Readme
Cog pipeline for XMem and ProPainter
This is a generative AI pipeline that combines two models:
- XMem, a model for video object segmentation
- ProPainter, a model for video inpainting
This pipeline can be used for easy video inpainting. XMem turns a source video and an annotated first frame into a video mask.
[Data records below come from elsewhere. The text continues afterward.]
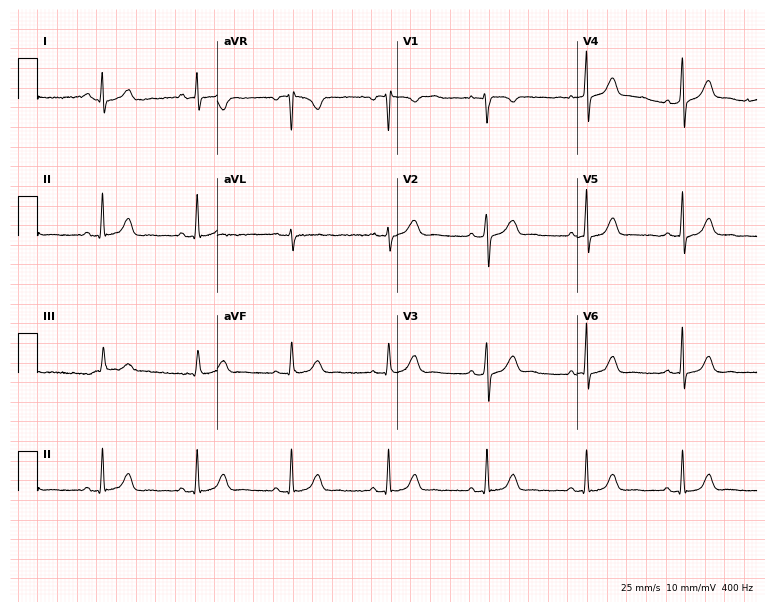
12-lead ECG (7.3-second recording at 400 Hz) from a 40-year-old female patient. Screened for six findings — first-degree AV block, right bundle branch block, left bundle branch block, sinus bradycardia, atrial fibrillation, sinus tachycardia — none is recorded. Other findings, if any, are not listed.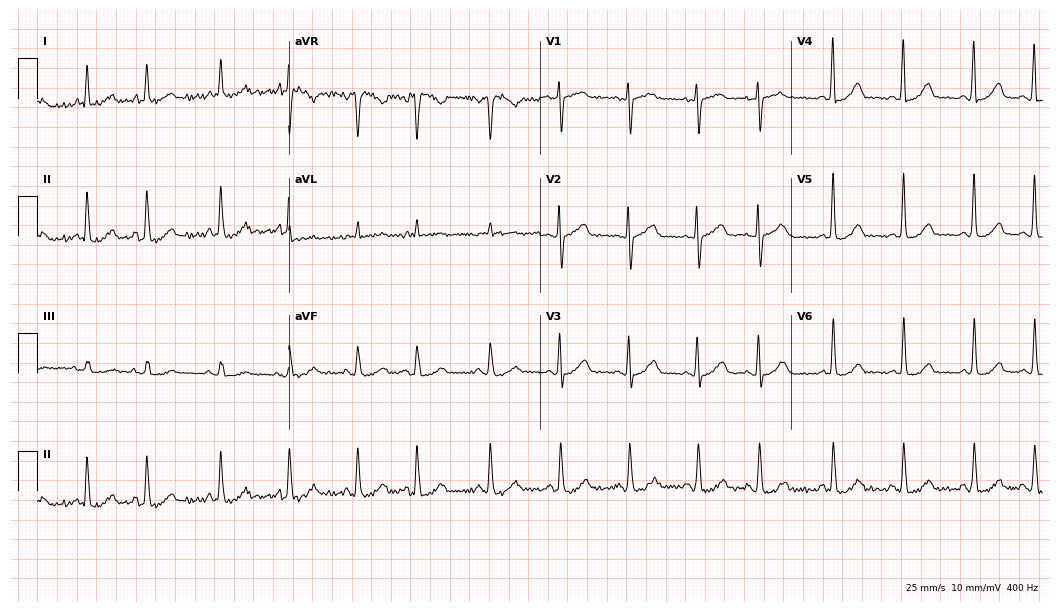
ECG (10.2-second recording at 400 Hz) — an 81-year-old woman. Screened for six findings — first-degree AV block, right bundle branch block, left bundle branch block, sinus bradycardia, atrial fibrillation, sinus tachycardia — none is recorded. Other findings, if any, are not listed.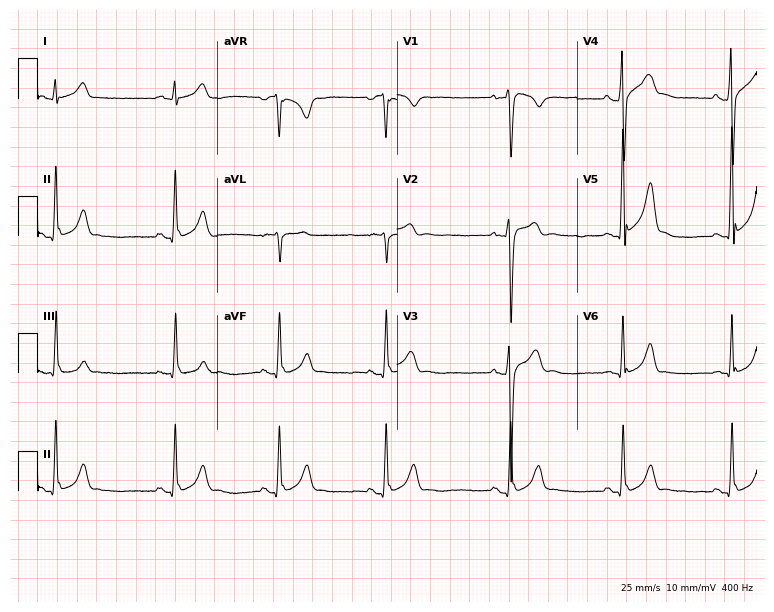
12-lead ECG from a male, 20 years old. Labelled as a normal ECG.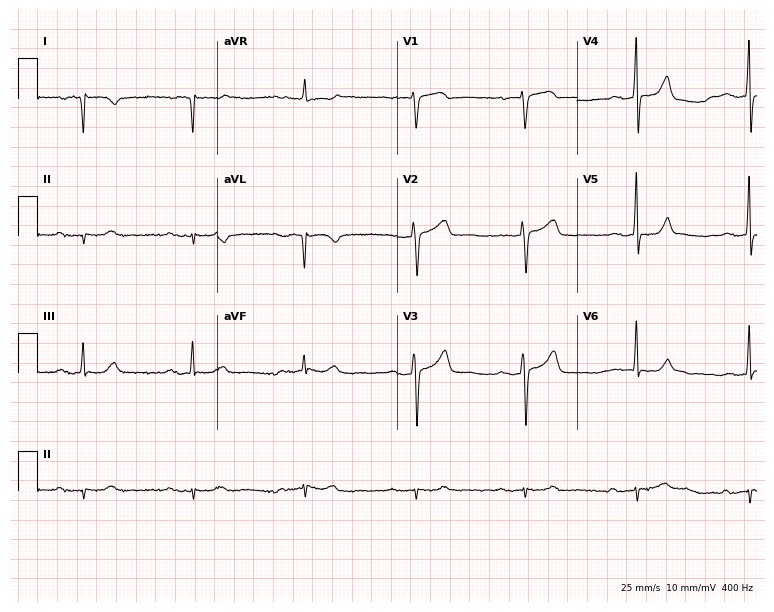
Resting 12-lead electrocardiogram (7.3-second recording at 400 Hz). Patient: an 82-year-old woman. None of these six findings is recorded: first-degree AV block, right bundle branch block, left bundle branch block, sinus bradycardia, atrial fibrillation, sinus tachycardia.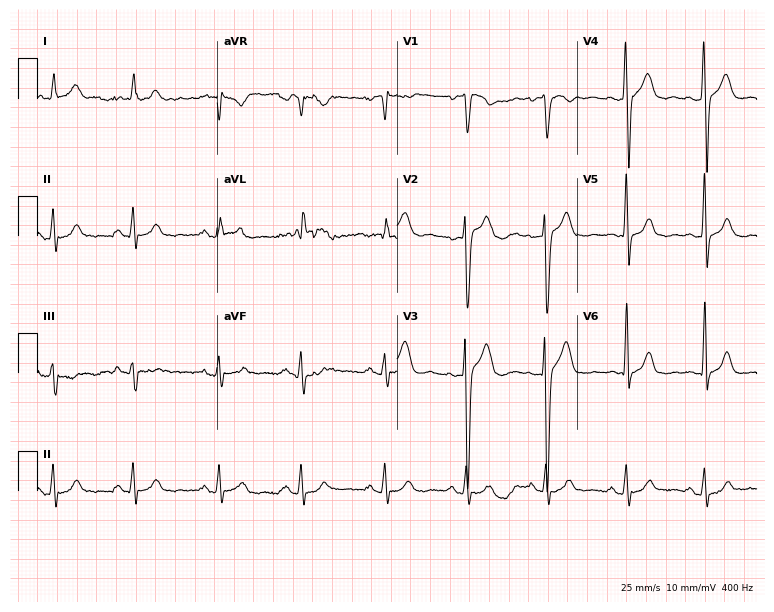
ECG — a man, 27 years old. Labelled as a normal ECG.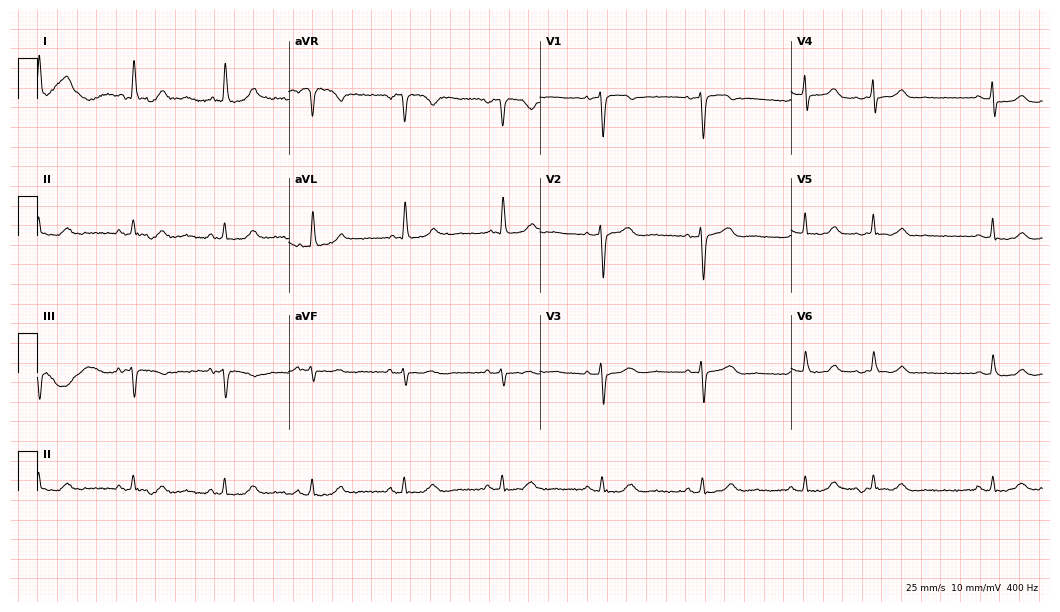
Resting 12-lead electrocardiogram (10.2-second recording at 400 Hz). Patient: a female, 71 years old. None of these six findings is recorded: first-degree AV block, right bundle branch block (RBBB), left bundle branch block (LBBB), sinus bradycardia, atrial fibrillation (AF), sinus tachycardia. Findings outside these six are not listed.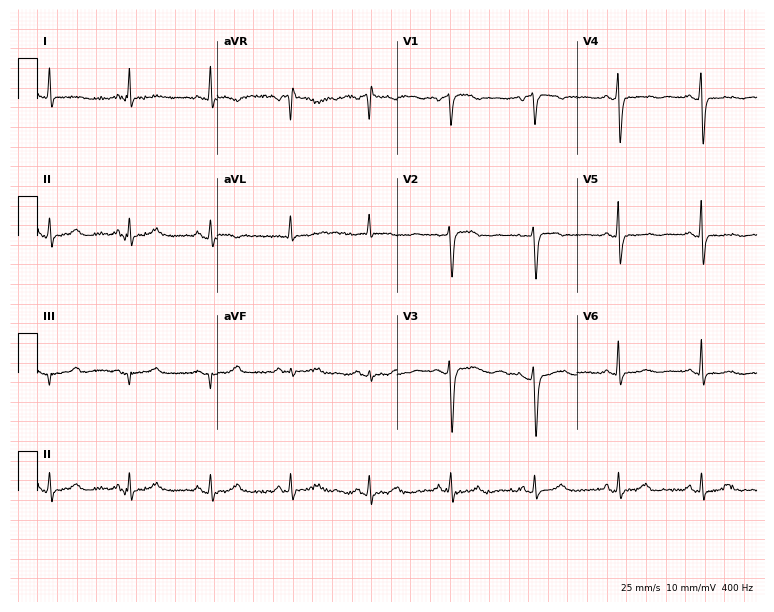
ECG — a female patient, 67 years old. Labelled as a normal ECG.

ProPainter takes a source video and a video mask and fills everything under the mask with inpainting.
How to use it
Here’s how you can use this pipeline to do video inpainting on a source video, for example kitten_short.mp4
.
1. Extract the first frame of your video.
XMem needs an annotated first video frame to create a video mask for ProPainter.
To make this annotated frame, you can start by extracting the frames from your source video with ffmpeg
:
mkdir frames
ffmpeg -i kitten_short.mp4 frames/%04d.jpg
2. Create a mask of the first frame
You can then use an image segmentation model, such as Segment Anything, to turn the first frame, frames/0001.jpg
, into a mask.
3. Feed the source video and the mask into the pipeline
We can now feed our video kitten_short.mp4
and first_frame_mask.png
into the model pipeline on this page! Just upload your source video under ‘video’, and the masked first frame under ‘mask’.
XMem will generate a video mask from the inputs. ProPainter will take XMem’s output, and use it for video inpainting.
Licenses
The cog files have the MIT license. For the license of the underlying models, please see their respective repositories on Github.